##### Supplied records #####
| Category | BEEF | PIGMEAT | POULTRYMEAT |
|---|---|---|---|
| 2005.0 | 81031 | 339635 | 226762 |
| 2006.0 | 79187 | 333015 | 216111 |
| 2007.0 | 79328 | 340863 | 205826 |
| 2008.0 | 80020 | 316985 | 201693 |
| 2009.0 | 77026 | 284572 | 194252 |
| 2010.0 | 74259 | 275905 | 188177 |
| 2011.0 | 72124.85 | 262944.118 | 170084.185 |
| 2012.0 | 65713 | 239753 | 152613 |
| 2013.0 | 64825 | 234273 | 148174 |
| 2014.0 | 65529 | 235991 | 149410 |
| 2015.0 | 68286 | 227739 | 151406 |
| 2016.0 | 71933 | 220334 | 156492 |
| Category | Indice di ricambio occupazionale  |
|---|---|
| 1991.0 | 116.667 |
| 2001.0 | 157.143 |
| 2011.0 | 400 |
#####
##### Supplied records #####
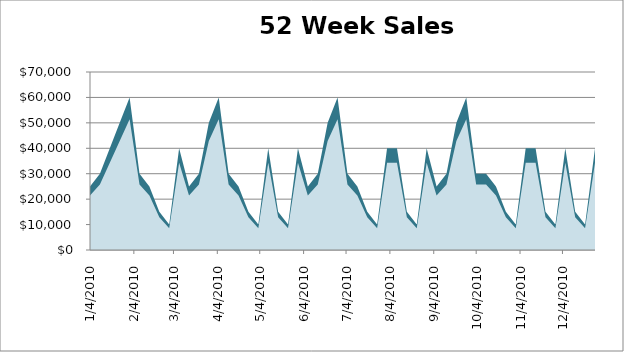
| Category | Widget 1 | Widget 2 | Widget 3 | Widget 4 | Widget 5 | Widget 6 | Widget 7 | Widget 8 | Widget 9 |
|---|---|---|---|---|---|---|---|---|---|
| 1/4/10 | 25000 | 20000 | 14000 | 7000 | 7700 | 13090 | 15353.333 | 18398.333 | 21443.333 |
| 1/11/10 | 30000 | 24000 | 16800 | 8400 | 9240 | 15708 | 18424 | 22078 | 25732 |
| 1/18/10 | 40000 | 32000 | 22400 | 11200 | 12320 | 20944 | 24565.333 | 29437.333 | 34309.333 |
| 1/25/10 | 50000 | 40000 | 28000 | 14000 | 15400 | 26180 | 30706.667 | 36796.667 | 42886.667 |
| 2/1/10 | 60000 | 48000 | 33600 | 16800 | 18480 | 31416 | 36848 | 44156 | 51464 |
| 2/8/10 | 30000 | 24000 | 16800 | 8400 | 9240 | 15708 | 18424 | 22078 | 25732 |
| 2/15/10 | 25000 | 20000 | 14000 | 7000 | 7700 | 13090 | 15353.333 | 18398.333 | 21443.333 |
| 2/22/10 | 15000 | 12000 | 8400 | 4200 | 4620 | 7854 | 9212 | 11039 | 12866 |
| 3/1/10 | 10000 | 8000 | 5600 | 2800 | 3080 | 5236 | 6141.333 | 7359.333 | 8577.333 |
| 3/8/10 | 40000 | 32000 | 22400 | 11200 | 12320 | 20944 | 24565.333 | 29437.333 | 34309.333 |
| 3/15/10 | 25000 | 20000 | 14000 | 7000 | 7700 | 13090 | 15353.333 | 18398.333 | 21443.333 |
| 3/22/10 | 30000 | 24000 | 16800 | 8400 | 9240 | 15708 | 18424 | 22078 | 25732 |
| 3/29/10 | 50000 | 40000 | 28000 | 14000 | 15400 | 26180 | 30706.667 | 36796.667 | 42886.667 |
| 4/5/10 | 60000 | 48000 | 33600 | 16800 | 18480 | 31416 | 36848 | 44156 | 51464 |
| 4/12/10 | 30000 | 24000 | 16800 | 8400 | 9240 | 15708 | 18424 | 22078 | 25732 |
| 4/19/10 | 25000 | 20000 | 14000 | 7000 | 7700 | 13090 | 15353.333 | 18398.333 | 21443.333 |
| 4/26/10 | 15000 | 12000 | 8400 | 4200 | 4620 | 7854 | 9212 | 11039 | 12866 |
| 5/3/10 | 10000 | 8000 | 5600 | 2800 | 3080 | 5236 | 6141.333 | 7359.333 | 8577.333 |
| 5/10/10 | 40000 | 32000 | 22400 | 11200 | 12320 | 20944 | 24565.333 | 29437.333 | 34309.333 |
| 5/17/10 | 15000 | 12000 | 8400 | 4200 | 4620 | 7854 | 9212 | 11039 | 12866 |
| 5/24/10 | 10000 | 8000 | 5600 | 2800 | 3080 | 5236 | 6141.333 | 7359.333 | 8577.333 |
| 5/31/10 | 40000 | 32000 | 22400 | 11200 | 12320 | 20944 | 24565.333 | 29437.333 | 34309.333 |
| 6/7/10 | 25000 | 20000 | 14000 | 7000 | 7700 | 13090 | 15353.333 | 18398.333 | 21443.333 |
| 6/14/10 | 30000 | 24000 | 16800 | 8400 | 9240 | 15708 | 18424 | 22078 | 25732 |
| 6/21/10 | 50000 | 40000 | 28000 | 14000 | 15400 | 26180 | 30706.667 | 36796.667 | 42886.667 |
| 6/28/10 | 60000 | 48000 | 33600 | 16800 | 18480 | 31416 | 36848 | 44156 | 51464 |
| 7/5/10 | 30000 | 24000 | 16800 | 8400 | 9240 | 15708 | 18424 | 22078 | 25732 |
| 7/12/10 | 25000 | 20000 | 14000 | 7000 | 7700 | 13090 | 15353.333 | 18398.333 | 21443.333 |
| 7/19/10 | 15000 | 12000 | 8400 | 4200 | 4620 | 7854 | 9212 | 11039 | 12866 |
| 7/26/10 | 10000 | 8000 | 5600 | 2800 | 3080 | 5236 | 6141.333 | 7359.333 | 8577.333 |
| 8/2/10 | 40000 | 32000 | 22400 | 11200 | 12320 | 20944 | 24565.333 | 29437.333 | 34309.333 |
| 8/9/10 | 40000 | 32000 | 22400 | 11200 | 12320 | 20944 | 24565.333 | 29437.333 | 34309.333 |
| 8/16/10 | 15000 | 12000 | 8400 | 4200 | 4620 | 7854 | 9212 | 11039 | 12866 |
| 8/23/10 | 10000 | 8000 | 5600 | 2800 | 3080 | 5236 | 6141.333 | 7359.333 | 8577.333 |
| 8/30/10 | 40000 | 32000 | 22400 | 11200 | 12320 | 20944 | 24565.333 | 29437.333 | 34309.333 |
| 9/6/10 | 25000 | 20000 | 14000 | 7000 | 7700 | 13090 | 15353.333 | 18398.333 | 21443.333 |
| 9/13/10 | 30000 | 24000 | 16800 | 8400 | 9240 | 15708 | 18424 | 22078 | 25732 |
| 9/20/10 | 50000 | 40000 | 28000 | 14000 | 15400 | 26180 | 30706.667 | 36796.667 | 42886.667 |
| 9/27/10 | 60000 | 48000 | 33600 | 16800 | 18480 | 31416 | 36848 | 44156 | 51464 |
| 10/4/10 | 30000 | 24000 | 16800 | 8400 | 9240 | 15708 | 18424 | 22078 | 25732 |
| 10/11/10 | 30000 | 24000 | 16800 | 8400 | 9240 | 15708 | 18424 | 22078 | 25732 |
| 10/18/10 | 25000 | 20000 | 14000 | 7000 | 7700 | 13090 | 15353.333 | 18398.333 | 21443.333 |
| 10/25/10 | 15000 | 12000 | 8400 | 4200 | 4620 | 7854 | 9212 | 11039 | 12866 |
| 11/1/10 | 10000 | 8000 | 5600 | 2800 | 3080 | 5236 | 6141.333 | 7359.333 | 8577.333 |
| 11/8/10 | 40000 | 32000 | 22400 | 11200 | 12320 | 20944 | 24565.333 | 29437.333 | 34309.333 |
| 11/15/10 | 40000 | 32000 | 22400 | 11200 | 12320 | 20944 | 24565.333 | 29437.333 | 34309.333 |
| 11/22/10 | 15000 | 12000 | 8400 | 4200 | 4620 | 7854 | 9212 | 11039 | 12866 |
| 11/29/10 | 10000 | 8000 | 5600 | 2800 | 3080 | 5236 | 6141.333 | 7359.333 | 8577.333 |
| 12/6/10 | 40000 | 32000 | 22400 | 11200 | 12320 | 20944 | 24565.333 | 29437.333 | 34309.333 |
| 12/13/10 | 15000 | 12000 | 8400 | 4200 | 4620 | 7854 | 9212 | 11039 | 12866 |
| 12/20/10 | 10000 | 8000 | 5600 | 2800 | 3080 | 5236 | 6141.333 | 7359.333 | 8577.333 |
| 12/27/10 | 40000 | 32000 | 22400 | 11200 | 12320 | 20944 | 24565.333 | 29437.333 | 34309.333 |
#####
Assigned task.
Locate the word "Category" in the records and collect each line it appears in.

Result.
| Category | BEEF | PIGMEAT | POULTRYMEAT |
| Category | Indice di ricambio occupazionale  |
| Category | Widget 1 | Widget 2 | Widget 3 | Widget 4 | Widget 5 | Widget 6 | Widget 7 | Widget 8 | Widget 9 |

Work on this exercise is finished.